**Example 1: Adding Fractions with Common Denominator**
Add: 1/3 + 2/3

- Since the denominators are the same, simply add the numerators: 1 + 2 = 3.
- The denominator remains 3.
- The sum is 3/3, which is equivalent to 1.

**Example 2: Multiplying Fractions**
Multiply: 3/4 * 5/6

- Multiply the numerators: 3 * 5 = 15.
- Multiply the denominators: 4 * 6 = 24.
- The product is 15/24.
- Simplify the fraction: Divide both the numerator and denominator by their greatest common divisor, which is 3.
- The simplified fraction is 5/8.

**Example 3: Dividing Fractions**
Divide: 2/5 ÷ 3/4

- Multiply the first fraction by the reciprocal of the second: 2/5 * 4/3.
- Multiply the numerators: 2 * 4 = 8.
- Multiply the denominators: 5 * 3 = 15.
- The result is 8/15.

**Example 4: Comparing Fractions**
Compare: 7/12 and 5/8

- Find a common denominator for comparison. In this case, the least common multiple of 12 and 8 is 24.
- Convert both fractions to have the common denominator: 7/12 becomes 14/24, and 5/8 becomes 15/24.
- Now it's easy to see that 15/24 is larger than 14/24.

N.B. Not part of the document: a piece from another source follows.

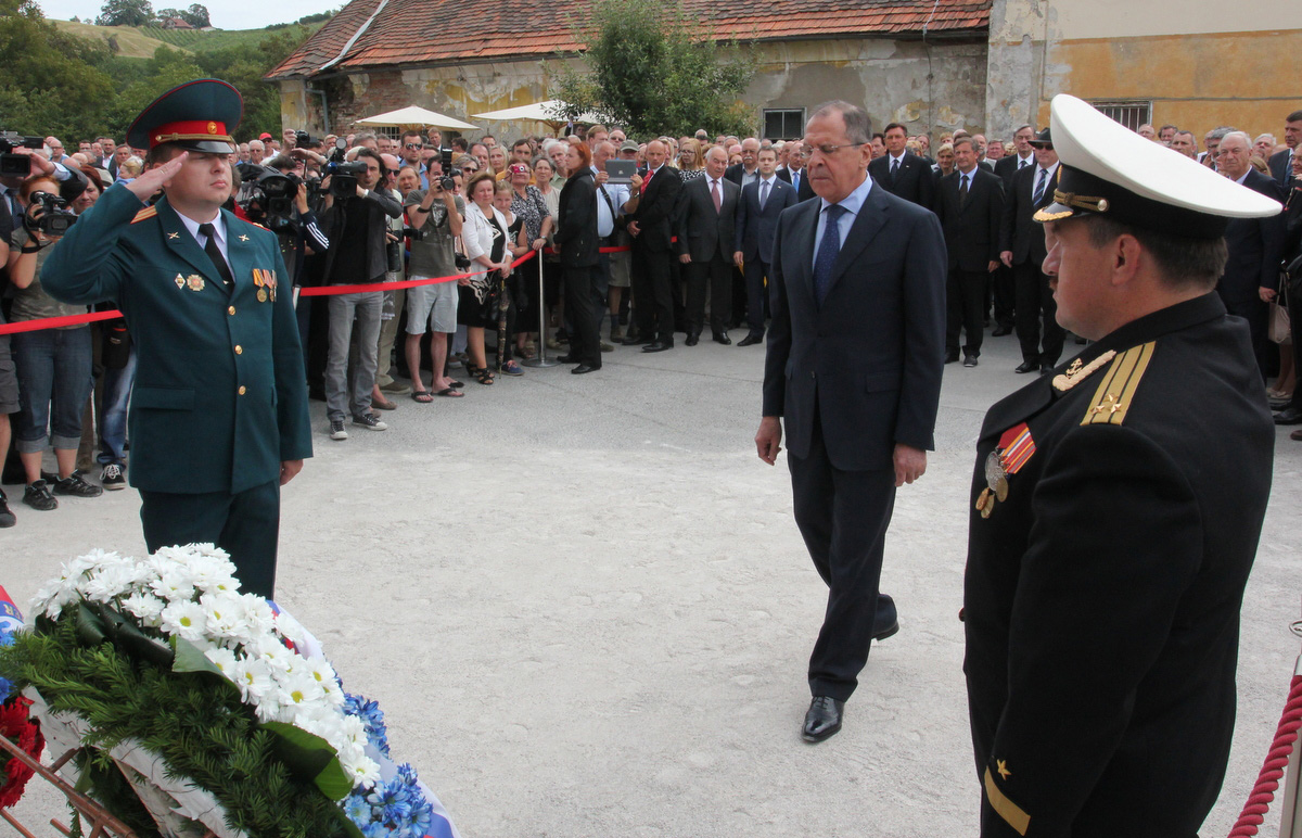 Spominska slovesnost in odprtje muzeja v spomin na umrle sovjetske vojne ujetnike.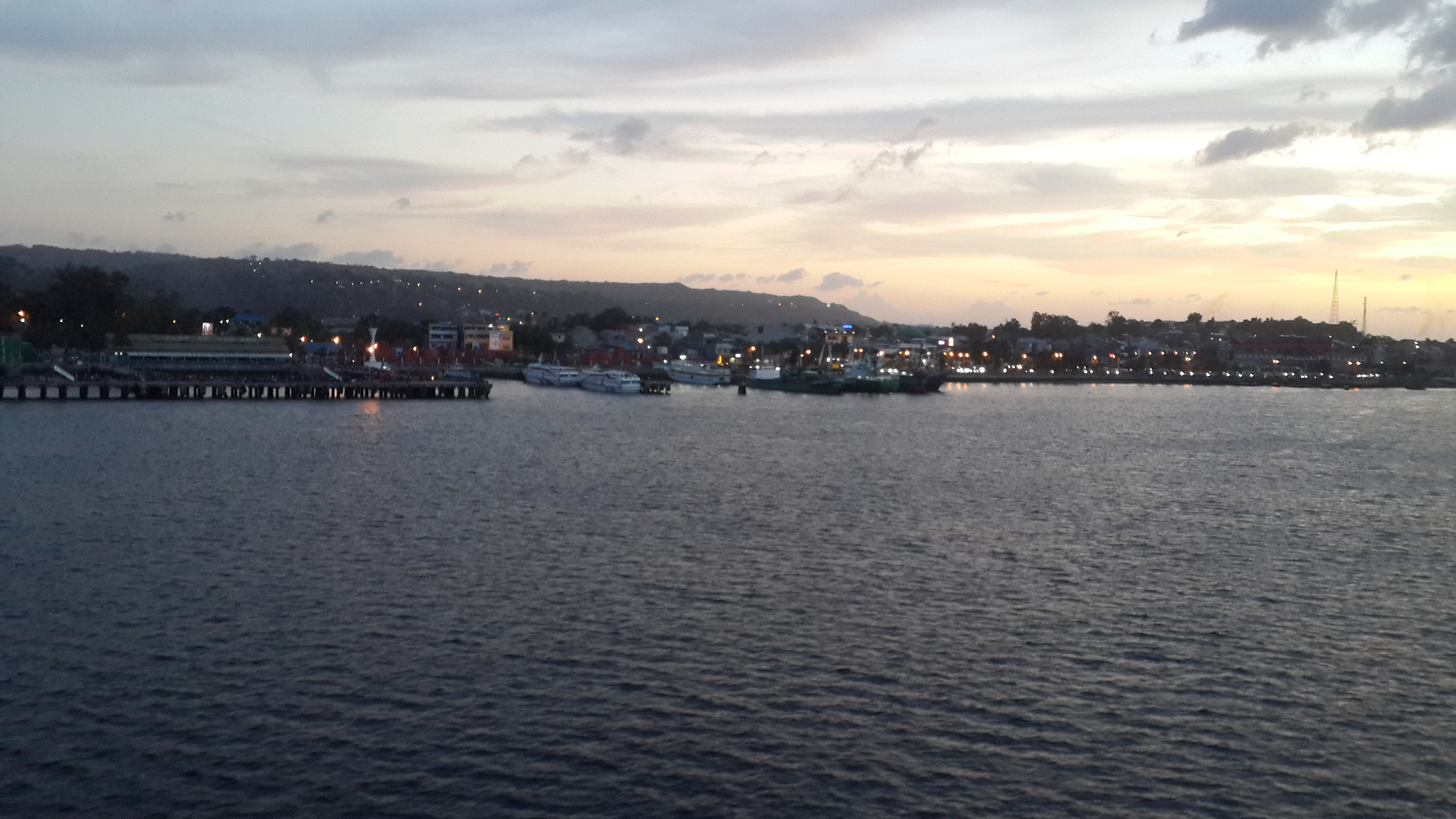 Unnamed Road, Madongka, Lakudo, Kabupaten Buton, Sulawesi Tenggara 93763, Indonesia

**Example 5: Solving a Fraction Equation**
Solve: 3/x = 1/4

- Cross-multiply: 3 * 4 = 12, so x = 12.

**Example 6: Estimating Fractions**
Add: 7/8 + 3/5

- Estimate that 7/8 is close to 1 and 3/5 is close to 1/2.
- The sum should be approximately 1 + 1/2 = 1.5.

These examples demonstrate how to apply various techniques to solve fractions quickly and efficiently. With practice, you'll become more comfortable with these methods and be able to solve fractions rapidly in various situations.